The value of the ABCC Porta Reserve shall at all times meet or exceed a minimum value, as shall be determined by mutual agreement of
the parties (such minimum amount, the “Minimum Prepaid Card Reserve”). During the term of the Agreement, ABCC customers that
have opened NextBank accounts will have the ability to apply for and obtain a prepaid card from NextBank. Approved customers will be
provided with a NextBank Exchange Account at ABCC, to which they may send any Porta that they have purchased on the ABCC Exchange. Once
the transfer has been completed, NextBank will transfer that amount of fiat currency equal to the amount of Porta sent by the relevant
customer to such customer’s prepaid bank card.
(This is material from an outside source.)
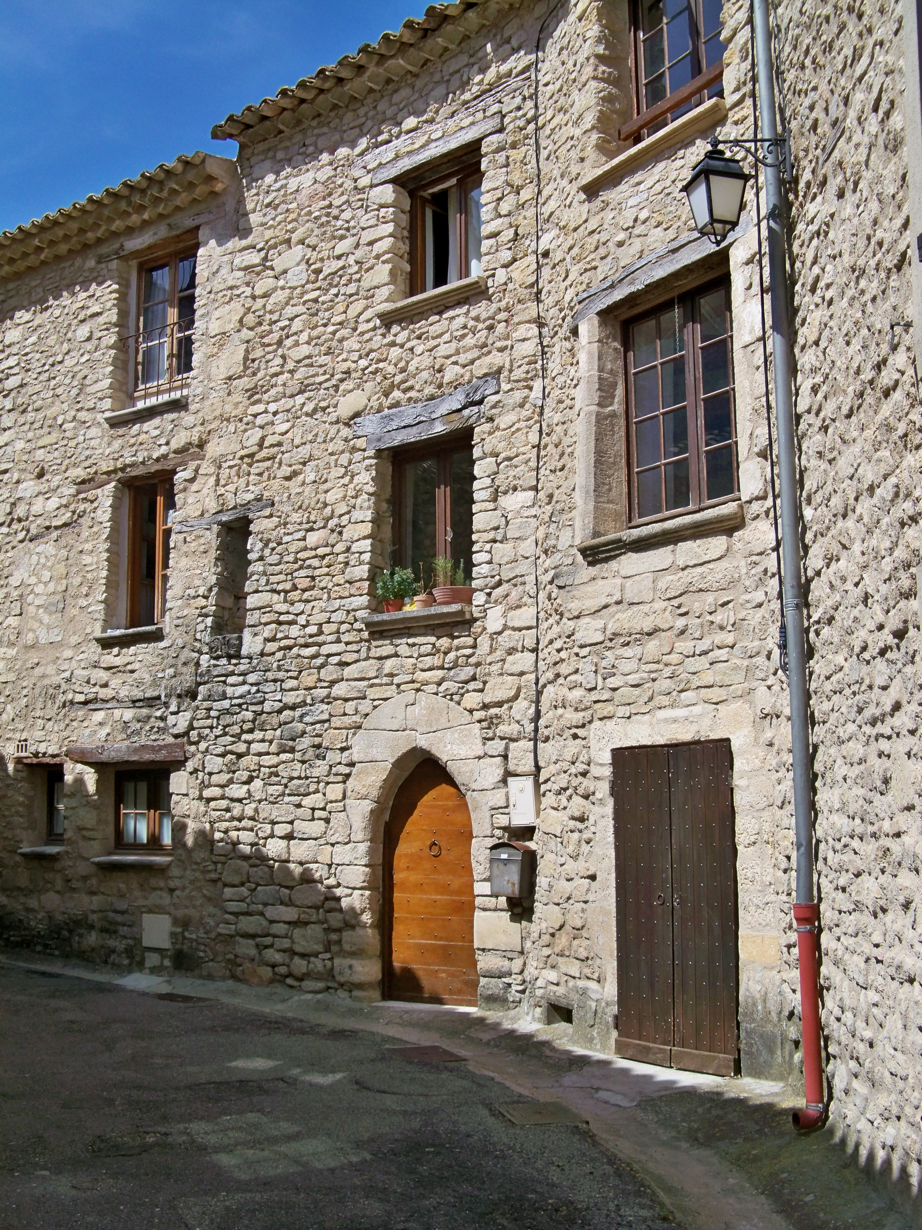 habitat à Saint Martin de Castillon, Vaucluse, France
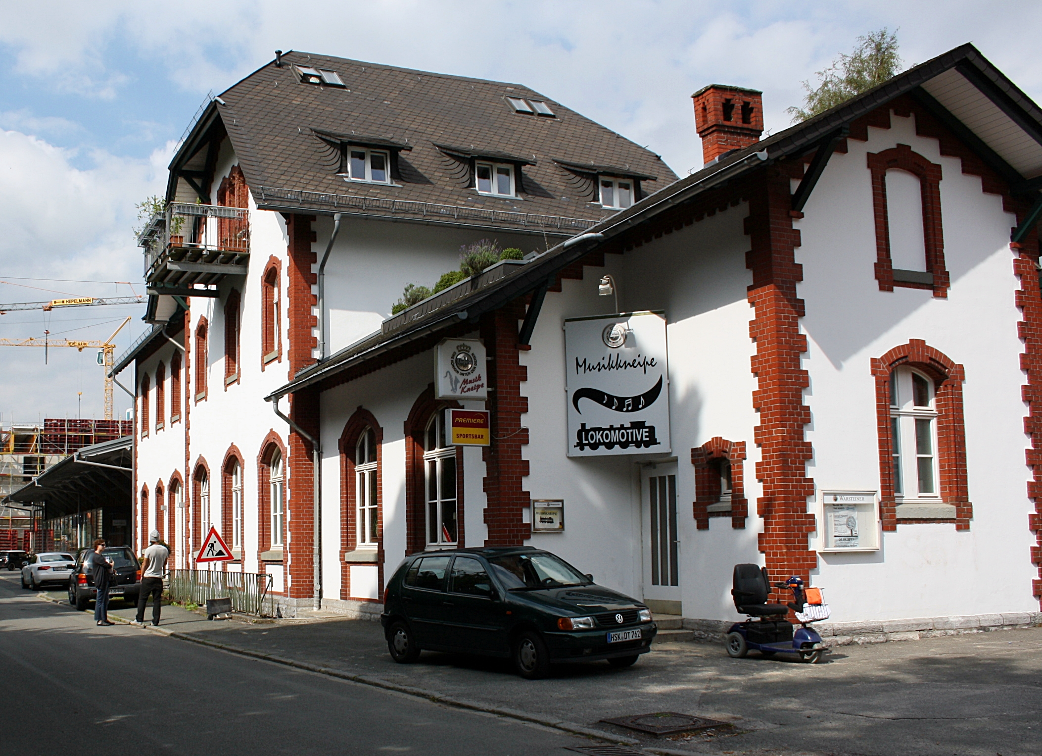 Brilon, Bahnhofstraße 39 This image shows a heritage building in Germany, located in the North Rhine-Westphalian city Brilon.

Once the fiat currency has been loaded to a customer’s prepaid bank card,
they may use the card to make purchases, similar to a debit card.
Porta
may not be transferred by ABCC or any of its customers to any person, address or wallet outside of ABCC, except as permitted by NextBank.
Second
Phase
At
such time, if ever, that ABCC and NextBank obtain necessary regulatory approvals, the Agreement provides that ABCC customers will also
have the opportunity to apply for a payment card, under which approved customers will have the ability to borrow funds from NextBank
up to a maximum amount, as determined based upon the value of the cryptocurrency balance (the “Staked Cryptocurrency”) held
by the relevant customer in a separate, segregated account (a “Staking Account”) at ABCC. Any credit available under such
a payment card will be secured by and limited by the value of the Staked Cryptocurrency held in a customer’s Staking Account, as
calculated in accordance with the terms of the Agreement. In the event that the value of the amount borrowed under a payment card exceeds
the Available Credit (as defined in the Agreement) due to a decrease in value of the Staked Cryptocurrency or for any other reason, the
customer will have 24 hours to increase the amounts held in his or her Staking Account to cover the difference. In the event that a customer
fails to do so, NextBank or ABCC, as applicable, will have the right to sell or otherwise liquidate part or all of the Staked Cryptocurrency
to cover any difference.
Customers
will be required to settle all credit extended under the payment cards within 30 days. In the event a customer fails to timely make any
required payments, NextBank shall be entitled to charge interest on all outstanding amounts at the rate of 5% per annum, calculated on
a daily basis until the outstanding balance is repaid in full.
Unless
and until NextBank obtains all necessary regulatory approvals from the Commissioner of the Office of Financial Institutions of Puerto
Rico or other relevant regulatory authority to be a custodian of cryptocurrency assets, the Staking Accounts shall be wholly controlled
and operated by ABCC. If and when NextBank obtains such necessary regulatory approvals, the Staking Accounts shall be jointly controlled
and operated by NextBank and ABCC.
No
assurances can be provided that NextBank or ABCC will obtain the necessary regulatory approvals to proceed with the Second Phase of the
Agreement. If such approvals are not obtained by both parties, then the Second Phase will not be implemented.
The
foregoing description of the material terms of the Agreement is qualified in its entirety by the full text of the Agreement, a copy of
which is attached as Exhibit 10.1 to this Report, and is incorporated herein by reference.